Ao longo dos textos das alunas vejo surgir diferentes ideias que vão se complementando e trazendo a tona às várias faces da infância que na verdade são indissociáveis, entrelaçando-se entre si e criando, no conjunto, a partir do pensamento e olhar de cada um, a concepção que muitos teóricos apontam em seus estudos em relação a esta etapa do desenvolvimento. Nesse sentido, além das características são lembrados também os referenciais que contribuem não só para a vivência tranquila do “ser criança”, mas também para formar bases seguras para a vivência das próximas fases da vida. Sendo que, as referências familiares têm seus vínculos no afeto, no respeito, no exemplo positivo, no acolhimento, sejam esses elementos oferecidos por pais biológicos ou por aqueles que desempenham esse papel, avós, tios, padrinhos, irmãos ou mesmo pais adotivos. A qualidade dessas relações podem vir a ser o espelho, com reflexos positivos ou negativos na vida da criança, considerando, no entanto, que nada é definitivo e que diversos e inesperados são os fatores que interferem em nossas atitudes durante toda a vida mesmo quando se tem uma formação familiar adequada, equilibrada e repleta de afeto.

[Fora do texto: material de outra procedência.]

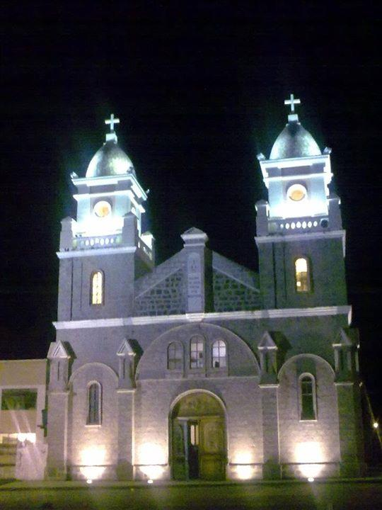 iglesia

Falo de eventos como perdas, traumas, mudanças bruscas de vida, de rotina, solidão, doenças, casamento, filhos, entre outros. Encontrei outra referência de uma aluna do EJA, que aponta a responsabilidade e influência não só da família, mas do ambiente no desenvolvimento infantil. Fazendo essa reflexão escolhi uma das citações das minhas alunas adultas que retrata um pouco de tudo que foi escrito até aqui, mas com uma visão adulta, menos sonhadora e mais real, que me emocionou porque mostra o quanto é forte o abandono de nossas crianças, o quanto está sendo distorcida, deturpada, robotizada, industrializada, esquecida a fase do brincar e o quanto nós educadores necessitamos repensar nossas ações, nossa postura e nosso trabalho junto aos pais e responsáveis.
Judite C. 38 anos "Vivemos numa crise social onde, lamentavelmente os referenciais familiares sólidos estão trincados, ou seja, percebe-se uma fragilidade crescente nas relações e estrutura familiar. As crianças, muitas vezes, sofrem as consequências da insatisfação e das crises dos adultos. Acredito que esse seja o principal motivo pelo qual as pessoas tenham dificuldade de pensar uma concepção de infância desvinculada das atrocidades que presenciamos na atualidade: violência, abandono, negligência, maus tratos".
Avaliando essas formas de pensar, entender e definir a infância, espero, com este texto, possa contribuir para que educadores como eu, pais e leitores observem, falem, olhem, escutem nossas crianças, superando a visão “ adultocêntrica” que nos venda os olhos para a cultura infantil, nos impedindo não só de aprender com o imaginário das crianças, principalmente impedindo que esse imaginário se manifeste de forma a permitir um crescimento emocional saudável, sem queimar etapas, fazendo com que elas busquem significado para o mundo que as rodeia e no qual estão inseridas através de suas próprias descobertas e da evolução natural de seus conceitos sem assassinar seus sonhos com nosso desencantamento de adulto.